A Phase 1, Randomized, Placebo-controlled, Dose-escalation Safety Study of MEDI4212 in Subjects With IgE >= 30 IU/mL

Exclusion Criteria

• •Any condition that, in the opinion of the investigator, would interfere with evaluation of the investigational product or interpretation of subject safety or study results
• •Concurrent enrollment in another clinical study
• •Employees of the clinical study site or any other individuals involved with the conduct of the study, or immediate family members of such individuals
• •Exposure to an anti-IgE monoclonal antibodies (MAb) within 12 months prior to Screening
• •Positive drug screen at Screening or Day -1. A minimum list of drugs that will be screened for include amphetamines, barbiturates, cocaine, opiates, cannabinoids, and benzodiazepines
• •History of regular alcohol abuse within 12 months prior to Screening
• •History of sensitivity to any component of the investigational product formulation or a history of drug or other allergy that, in the opinion of the investigator or medical monitor, contraindicates their participation
• •Subjects with abnormal liver function test values (aspartate transaminase \[AST\] and alanine transaminase \[ALT\]) at Screening as defined as follows: a) Liver function test values \>= 1.5 times upper limit of normal (ULN)

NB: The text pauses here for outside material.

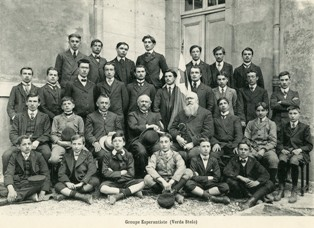 Classe d'Espéranto d’Émile Bord à Beaune (21) Stelo verda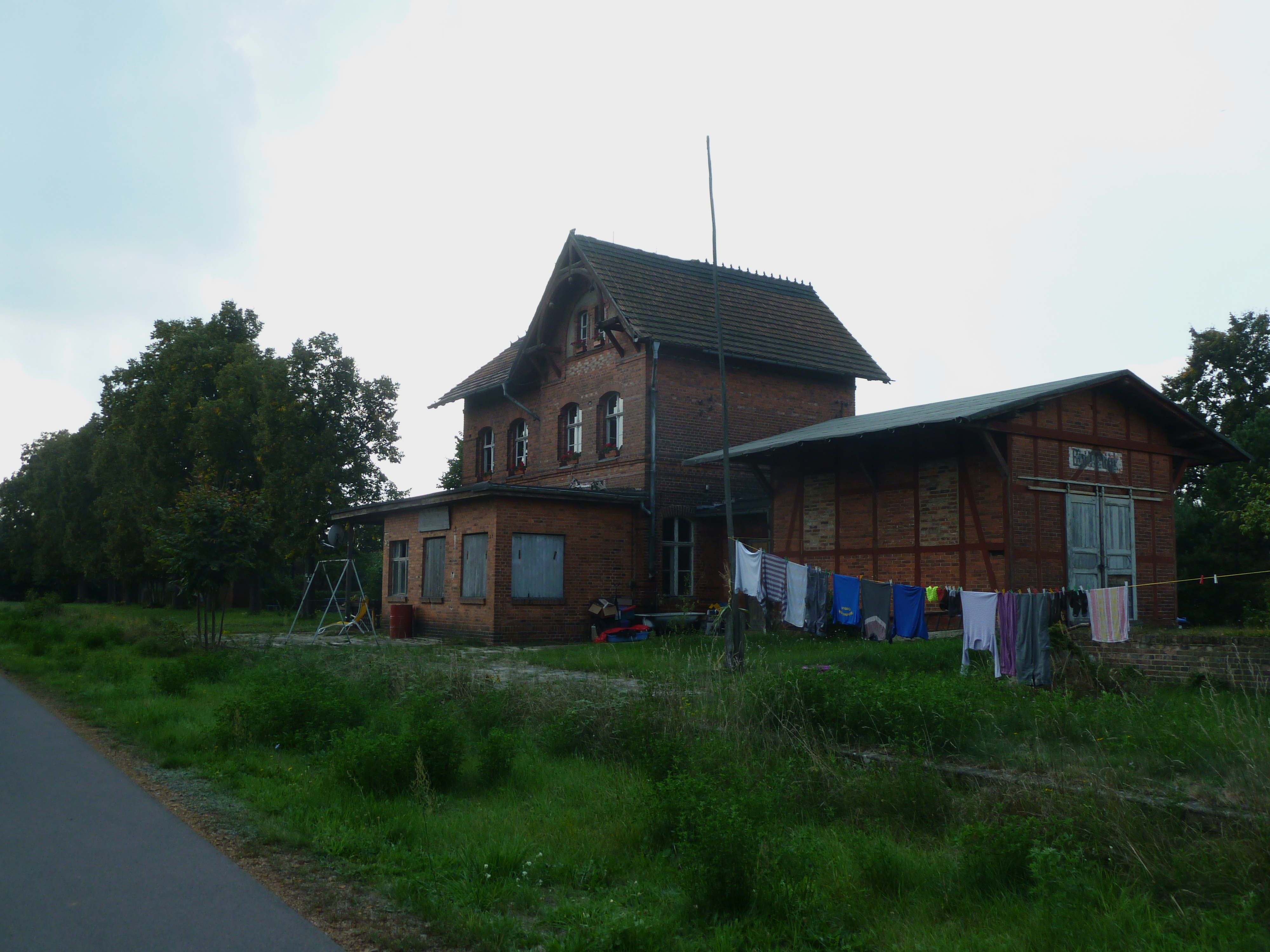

• •Unwillingness or inability to follow the procedures outlined in the protocol
• •Positive test or history of hepatitis B or positive hepatitis C
• •Positive test or history of human immunodeficiency virus (HIV) or subject is known to be HIV seropositive
• •History of cancer, with the exception of basal cell carcinoma or in situ carcinoma of the cervix treated with apparent success
• •Women who are pregnant, breastfeeding, or lactating
• •Plans to donate blood during the study period
• •Hyper-IgE syndrome or bronchopulmonary aspergillosis
• •Prior history of Immune Complex Disease or type 3 hypersensitivity reactions to MAb administration
• •Known history of prior infusion reaction to MAb administration
• •History of untreated parasitic/helminthic infection within 6 months prior to Screening
• •Uses any of the following medications: a) Oral corticosteroids b) Medium to high dose Immunocorticosteroids (ICS)/ long-acting beta agonists (LABA) c) Immunosuppressives d) Beta blockers
• •If receiving allergy immunotherapy, must be on stable dose for 3 months. Must not receive allergy immunotherapy within 7 days of investigational product administration.